◆ **Information supplied**:
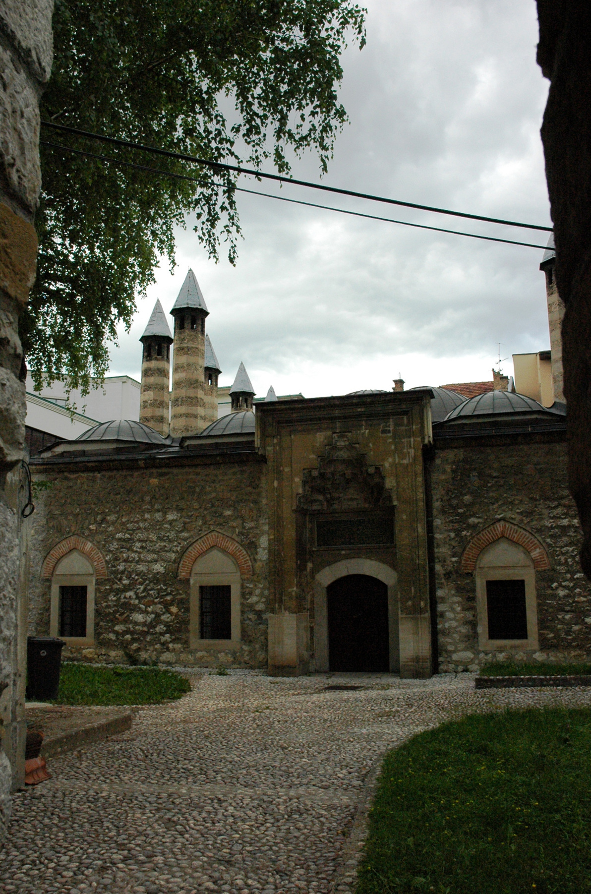 Gazi Husrev-begova medresa
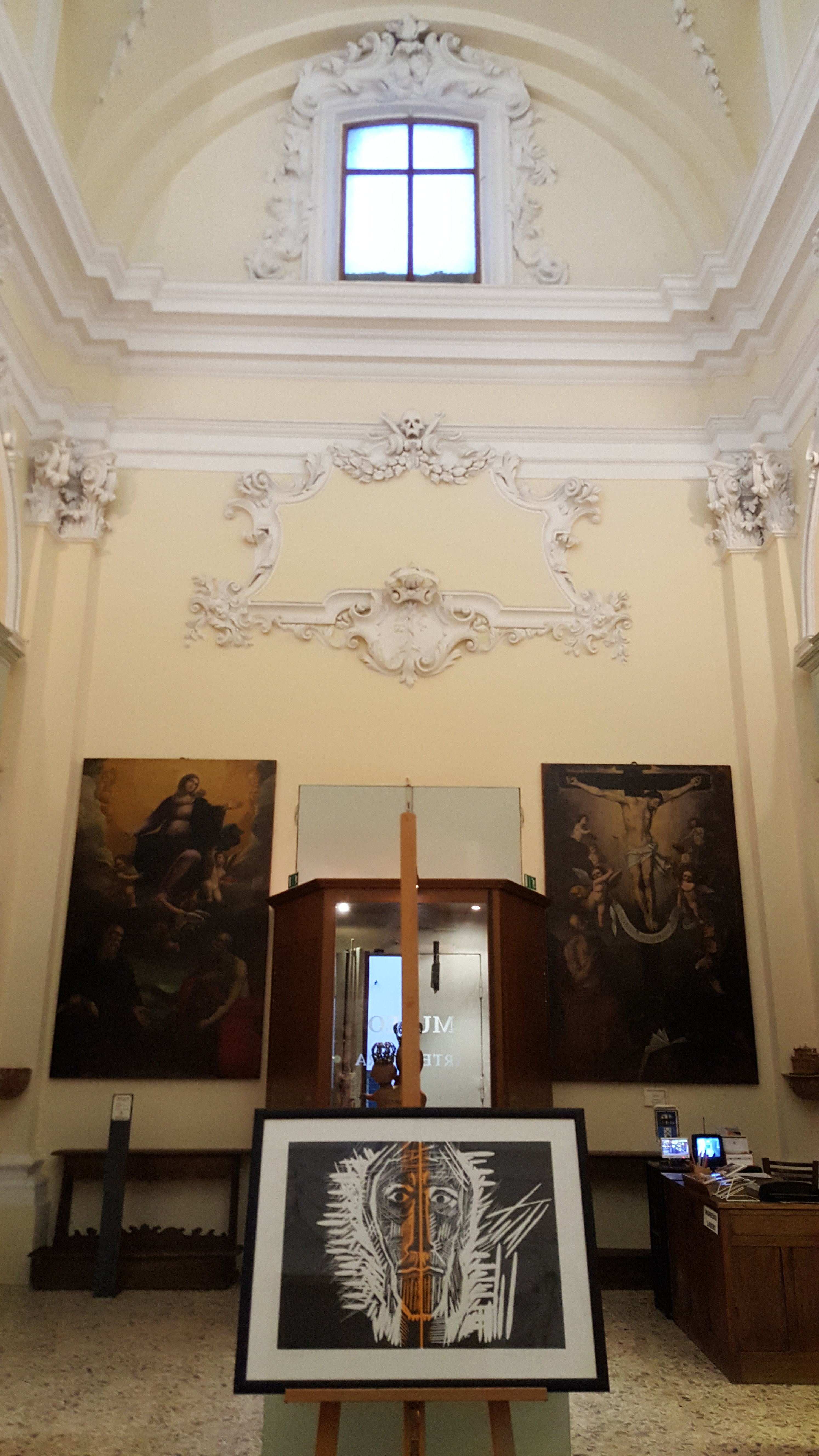 Museo di Saludecio e del Beato Amato This is a photo of a monument which is part of cultural heritage of Italy.
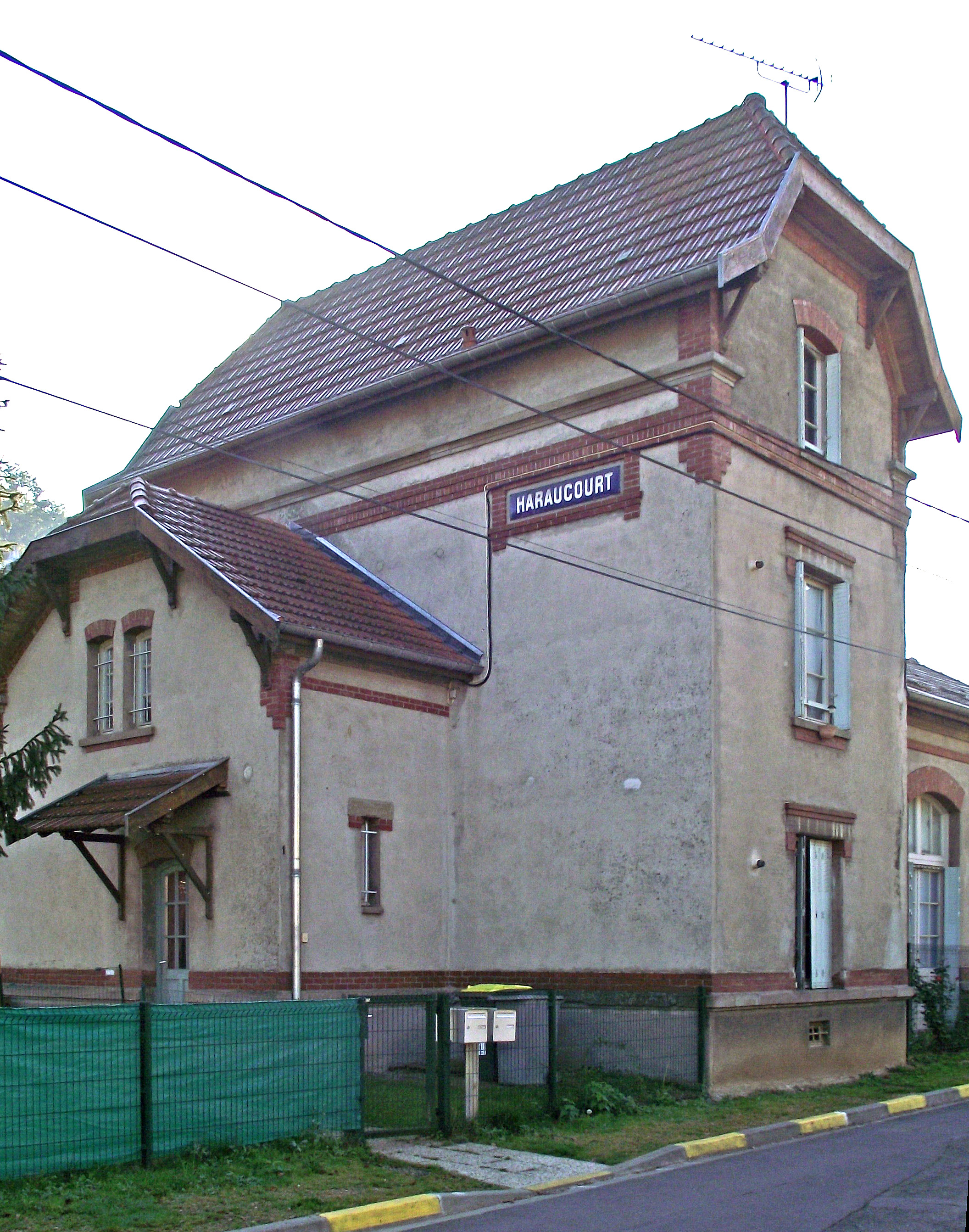 Haraucourt station van een opgeheven spoorlijn.

◆ **What to do**: Excluding pictures, print all lines above exactly.

◆ **Output below**:
 Gazi Husrev-begova medresa
 Museo di Saludecio e del Beato Amato This is a photo of a monument which is part of cultural heritage of Italy.
 Haraucourt station van een opgeheven spoorlijn.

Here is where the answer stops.